What remains unproven: the specific signal function taxonomy (descriptive, needs validation), generalization to all agent tasks, specific reliability claims per function type, optimal compositions for various domains. These require empirical measurement.
The Meta-Principle
The pattern connects to agency and forcing functions beyond AI systems.
Stop optimizing single instances. Start engineering distributions.
Applied to behavior: Don't force each gym visit through willpower. Reshape P(gym) through architecture.
Applied to agents: Don't perfect each prompt. Reshape P(correct) through system design.
The substrate is different. The engineering is identical. You're not being causal about individual outcomes. You're being causal about the generator that produces outcomes.

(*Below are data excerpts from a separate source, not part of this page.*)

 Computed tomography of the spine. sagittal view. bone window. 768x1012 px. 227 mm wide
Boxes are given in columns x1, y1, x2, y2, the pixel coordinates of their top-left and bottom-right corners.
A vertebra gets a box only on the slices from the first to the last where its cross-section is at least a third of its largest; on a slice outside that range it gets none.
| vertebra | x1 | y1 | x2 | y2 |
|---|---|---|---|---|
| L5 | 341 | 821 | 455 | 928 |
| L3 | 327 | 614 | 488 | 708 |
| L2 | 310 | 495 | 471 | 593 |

This is Level 4 agency: engineering probability distributions rather than predicting or responding to them. Weather forecasters describe distributions. Climate engineers modify them. Prompt engineers describe what agents might do. Intelligence designers reshape what agents probably do.

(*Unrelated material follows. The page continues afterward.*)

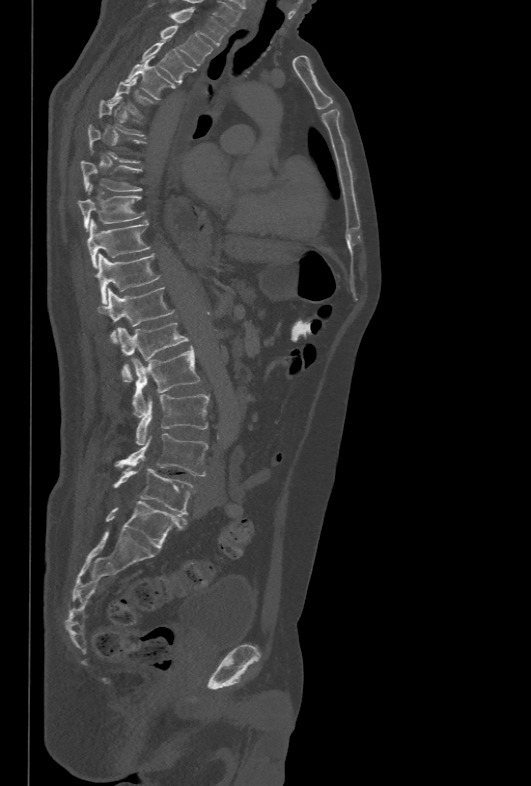 Spine computed tomography · sagittal view · W/L 1800/400 HU
Each vertebra maps to its box as [x1, y1, x2, y2], the pixel coordinates of its top-left and bottom-right corners.
A vertebra gets a box only on the slices from the first to the last where its cross-section is at least a third of its largest; on a slice outside that range it gets none.
{"vertebrae":{"T1":[170,7,228,45],"T2":[160,25,214,65],"T3":[141,38,194,83],"T4":[124,61,173,98],"T5":[108,78,153,116],"T8":[80,160,141,191],"T9":[78,185,144,231],"T10":[87,219,150,267],"T11":[95,253,160,303],"T12":[96,287,174,342],"L1":[118,323,189,382],"L2":[131,348,200,416],"L3":[136,394,209,445],"L4":[114,433,208,476],"L5":[113,468,193,514]}}

Intelligence design is system architecture for unreliable components. LLMs are probability distributions, not deterministic functions—the same prompt produces different outputs across runs. The universal pattern is generate + filter: produce possibilities, then select good ones. This pattern appears in evolution, science, markets, and AI systems. The core primitive is "Generate N → Auto-evaluate → Select best." For this to work, evaluation must be cheaper than generation—which is why the pattern provides most leverage in code (tests exist), extraction (sources exist), and structured output (schemas exist). Design agent systems by composing signal functions: Generators produce volume, Routers direct flow (high reliability required), Specialists transform, Validators filter, Synthesizers combine. Allocate noise budget strategically—errors at routing cascade, errors at generation filter out. Prompting shifts distribution center; system design amplifies and filters. Both matter, but system design breaks through the ceiling that prompting alone cannot. The meta-principle: stop optimizing single instances, start engineering distributions. This is probability space bending applied to AI.
Related Concepts
- Agency — Being causal about distributions rather than instances
- Probability Space Bending — Engineering probability distributions, not predicting outcomes
- Ladder of Agency — Level 4: engineering distributions themselves
- Forcing Functions — Architectural interventions that reshape probability
- Prevention Architecture — Making failure modes structurally impossible
- Signal Boosting — Amplifying weak signals through volume and filtering
- Effective AI Usage — Practical patterns for working with AI systems
- AI as Accelerator — AI as complexity collapse mechanism
- Cybernetics — Feedback loops and control systems
- Statistical Mechanics — Thinking in distributions and microstates
Intelligence isn't magic. It's generate + filter running until good outcomes emerge. The substrate varies—biological, economic, computational—but the pattern is invariant. Stop optimizing single instances. Start engineering distributions. The leverage is in the architecture.